What the hell is that noise? This has to be a dream. A terrible nightmare that will go away any second...

"WAKE UP, SAKURA! If you don't get going now, you're going to be late!"

I open my right eye, then my left. Ugg, it's wasn't a dream...sitting up and stretch I look at my alarm clock. "Oh crap, I'm going to be late!"

"I just said that..."

"Oh no!" I scramble out of bed and tare off my pajamas to put on my school uniform, but not before a head rush has welcomed it's presence. I sit down on my bed and groan. Remembering that I was meeting Tomoyo before school, I again jump off my bed, quickly putting on my clothes, and rush down the stairs into the kitchen for breakfast, but not before saying a quick goodbye to Kero.

"Good morning, monster." Big brother takes a sip of his coffee and smiles down at me. He hasn't called me that in a while, not in months. I glare up at him as I sit down and take the first bite of my scrambled eggs.

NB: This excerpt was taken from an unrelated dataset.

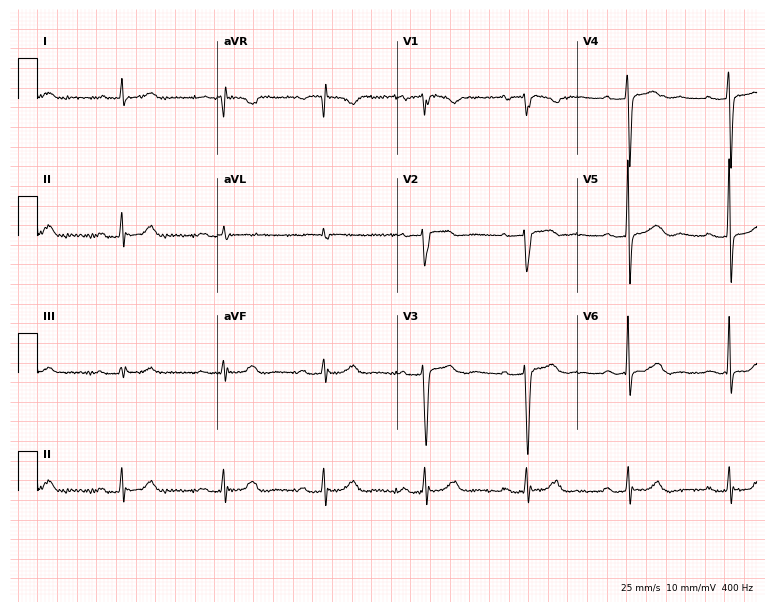
Standard 12-lead ECG recorded from a 74-year-old female patient (7.3-second recording at 400 Hz). The tracing shows first-degree AV block.

"How are you feeling today?" I look up as he stares at me. I know that look. It's the one everyone used to give me when they asked that very question back at the beginning of summer. It always made me feel like I should be put in a mental hospital, as if everyone was afraid I was going to scream and attack them.

"I'm nerves for school actually."

"Yeah, you should be. 11th grade is a tough year." He laughs, as if he thinks he's scaring me. I guess he noticed that I didn't seem too interested in him, or in my breakfast. "Hey, you'll do fine Sakura. You got through the summer, I know you can make it through -"

"I'm leaving. See you later." I didn't want to stay and listen to his "you're going to make it, I know you will" speech.

As I skated down the street, I couldn't help but notice, for the first time in a long time, how beautiful everything was. The cherry blossoms in the trees were falling onto the ground and the birds were singing their morning song. Finally reaching the school, I see Tomoyo sitting on the grass with a piece of paper in her hands.

"Hey Tomoyo! I can't believe it's the first day of school already. Feels just like yesterday that we were in the 4th grade." I laugh as I think about us back when we were 10 years old.

"Why are you laughing? If I recall, those were some of the best times we ever had together!"

"You're right, because that was when I first discovered the Clow Cards. Those were some crazy days, huh?"

We laugh as we start going down memory lane. I really do miss those days. I would give anything to go back. I guess I didn't hide my sadness very well, because at that moment, Tomoyo grabbed my hand, a sad smile now on her beautiful face. "It will be okay Sakura, trust me."

I took up as my eyes start swelling with tears. "Thank you Tomoyo. I think for the first time all summer, I believe that everything is going to be okay."